| Task requirements |
Using the data below, print exactly the line with "Grezzo (°C) |", the line with "Thailand | 5.3 | 2.9 |", and every line between them, but none of the pictures.

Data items
^^^^^^^^^^^^^^^^

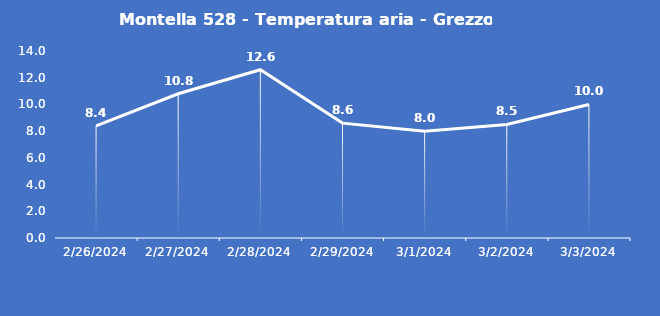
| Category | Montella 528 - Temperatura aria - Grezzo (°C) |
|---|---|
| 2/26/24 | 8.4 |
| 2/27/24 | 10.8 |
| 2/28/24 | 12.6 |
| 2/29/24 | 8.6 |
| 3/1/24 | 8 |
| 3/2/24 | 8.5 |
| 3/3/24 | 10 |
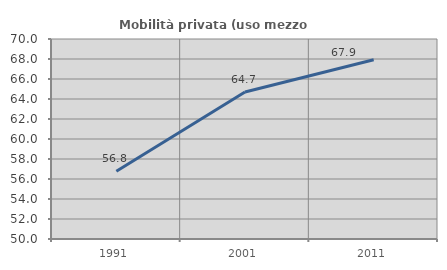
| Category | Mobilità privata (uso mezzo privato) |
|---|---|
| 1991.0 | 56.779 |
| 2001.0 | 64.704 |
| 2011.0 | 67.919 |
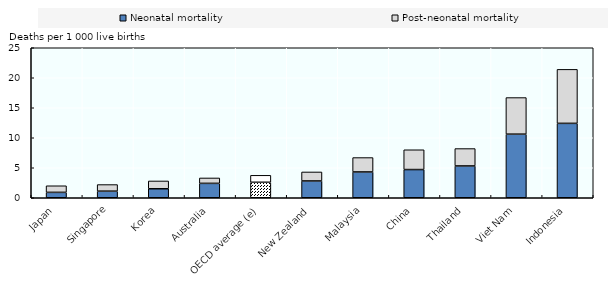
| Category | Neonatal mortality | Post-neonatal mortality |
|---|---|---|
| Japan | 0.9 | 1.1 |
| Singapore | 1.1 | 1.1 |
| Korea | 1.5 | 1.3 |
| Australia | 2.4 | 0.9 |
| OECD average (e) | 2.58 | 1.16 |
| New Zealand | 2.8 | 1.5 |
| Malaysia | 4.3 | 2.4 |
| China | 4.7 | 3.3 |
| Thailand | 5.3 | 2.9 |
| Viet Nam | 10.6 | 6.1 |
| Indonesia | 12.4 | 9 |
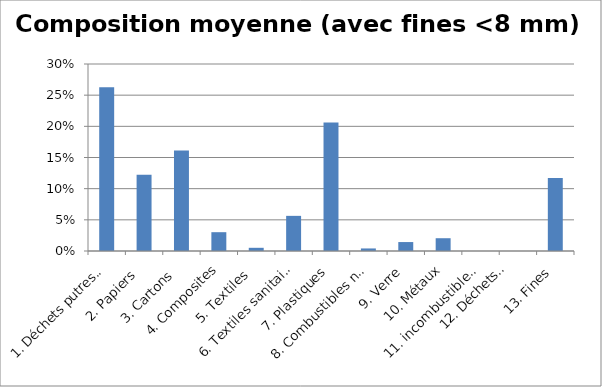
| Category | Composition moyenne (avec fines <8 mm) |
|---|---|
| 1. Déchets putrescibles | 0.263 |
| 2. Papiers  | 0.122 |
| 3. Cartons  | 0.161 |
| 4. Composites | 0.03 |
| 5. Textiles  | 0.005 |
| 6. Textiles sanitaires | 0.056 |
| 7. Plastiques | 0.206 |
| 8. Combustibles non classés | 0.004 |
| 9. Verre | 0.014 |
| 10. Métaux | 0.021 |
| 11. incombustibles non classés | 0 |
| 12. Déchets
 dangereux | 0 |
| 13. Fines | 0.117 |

^^^^^^^^^^^^^^^^

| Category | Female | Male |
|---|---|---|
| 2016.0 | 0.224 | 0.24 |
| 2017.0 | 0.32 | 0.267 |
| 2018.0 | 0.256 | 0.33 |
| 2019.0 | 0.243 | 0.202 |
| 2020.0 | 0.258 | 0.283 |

^^^^^^^^^^^^^^^^

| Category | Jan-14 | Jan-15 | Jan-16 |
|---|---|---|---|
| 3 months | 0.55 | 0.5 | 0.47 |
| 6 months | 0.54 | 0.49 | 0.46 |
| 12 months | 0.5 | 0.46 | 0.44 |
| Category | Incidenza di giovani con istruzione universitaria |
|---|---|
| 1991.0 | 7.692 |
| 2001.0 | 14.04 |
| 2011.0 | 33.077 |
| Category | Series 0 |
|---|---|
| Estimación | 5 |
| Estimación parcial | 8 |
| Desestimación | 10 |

^^^^^^^^^^^^^^^^

| Task output |
| Category | Montella 528 - Temperatura aria - Grezzo (°C) |
|---|---|
| 2/26/24 | 8.4 |
| 2/27/24 | 10.8 |
| 2/28/24 | 12.6 |
| 2/29/24 | 8.6 |
| 3/1/24 | 8 |
| 3/2/24 | 8.5 |
| 3/3/24 | 10 |
| Category | Mobilità privata (uso mezzo privato) |
|---|---|
| 1991.0 | 56.779 |
| 2001.0 | 64.704 |
| 2011.0 | 67.919 |
| Category | Neonatal mortality | Post-neonatal mortality |
|---|---|---|
| Japan | 0.9 | 1.1 |
| Singapore | 1.1 | 1.1 |
| Korea | 1.5 | 1.3 |
| Australia | 2.4 | 0.9 |
| OECD average (e) | 2.58 | 1.16 |
| New Zealand | 2.8 | 1.5 |
| Malaysia | 4.3 | 2.4 |
| China | 4.7 | 3.3 |
| Thailand | 5.3 | 2.9 |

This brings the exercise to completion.